Myśleliśmy, że Beskidy zostały przez nas doszczętnie zdeptane i znamy je z każdej strony. 

Jednak szybko zmitygowaliśmy się i skarciliśmy za krótkowzroczność. Z każdym wyjazdem odkrywamy kolejne szlaki i zawsze te góry zaskakują nas nowością. A to właśnie na kochane, stare Beskidy stawiamy mieszkając na śląsku, mając niewiele czasu na dojazd i eksplorację podczas weekendu. 

Kierunek Brenna, auto zostawiamy na parkingu i kierujemy się w stronę lasu. Na miejscu pustki, co sprawiło, że marzyliśmy o spotkaniu chociażby leśniczego, czy lokalnego rolnika, cokolwiek! 

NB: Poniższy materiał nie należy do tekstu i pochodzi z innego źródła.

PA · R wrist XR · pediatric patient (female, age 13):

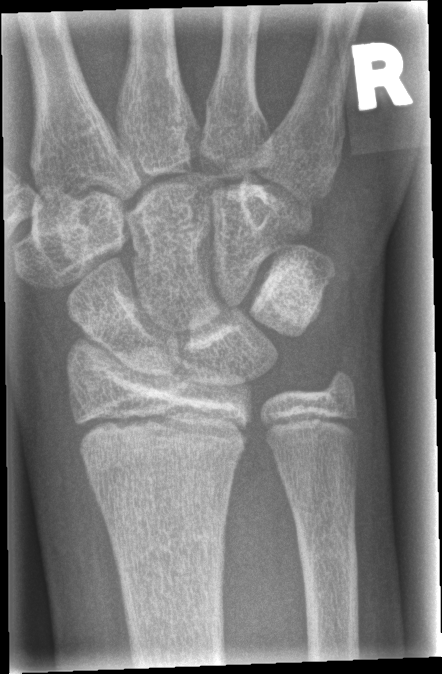 FINDINGS: Fracture: 293,523,362,583. AO/OTA classification: 23r-E/2.1; 23u-M/2.1.

Spacer odbył się bez przeszkód. Z każdego krzaka i dziury w ziemi dobywała się życiodajna woda. Było dosyć bagnisto, mokro i duszno. Koszulki lepiły nam się do ciała, ale tak właśnie poznajemy, że oto wkroczyliśmy na szlak. 

Fajnie tak chodzić, jakby po prywatnym lesie, z prześwitami cudownego słońca w koronach drzew.

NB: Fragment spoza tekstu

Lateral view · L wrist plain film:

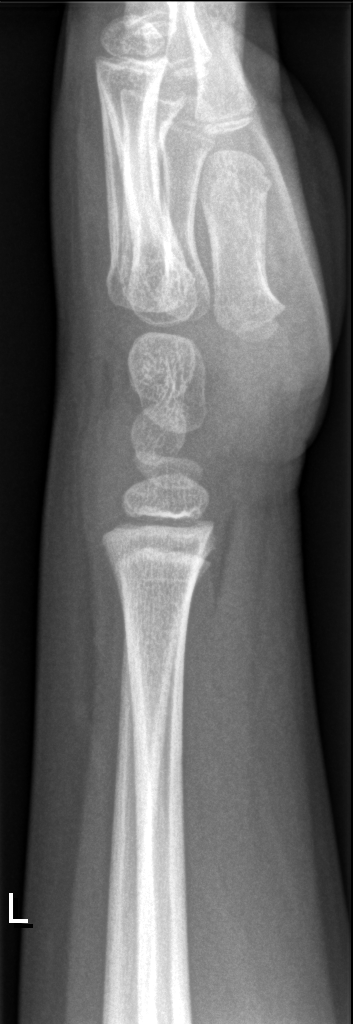 Fx: none labeled

Doszliśmy na Jaworową i znowu miłość! Każdy powinien zobaczyć sobie niegdysiejszą halę do wypasania zwierząt, jeszcze z pozostałościami zabudowy. Ten klimat, ta trawa na zboczu, drewniany przewrócony płot, wielkie drzewa na tle zachodzącego słońca i widok na Beskidy.  Cud, miód i malina.

Siedzieliśmy tak do momentu zajścia słońca i zaczęliśmy się zbierać na dół, chociaż tak bardzo było nam żal opuszczać to wspaniałe miejsce. O tyle wyjątkowe, że bez ludzi, nie licząc kilkuosobowej ekipy w namiocie nad nami. Ale z nimi to było nawet raźniej, bo w mojej wyobraźni nawet w Beskidach można spotkać Trole, seryjnych zabójców, a przynajmniej wilcze watahy, stada dzików i ogromne brunatne niedźwiedzie. Z ludźmi czuliśmy się swojsko i bezpiecznie.

Chociaż z zazdrością patrzyliśmy na ich namiot i wałówkę, w głowach już nam kiełkować zaczął plan przybycia na Jaworową z ekwipunkiem, w celu rozbicia małego obozu.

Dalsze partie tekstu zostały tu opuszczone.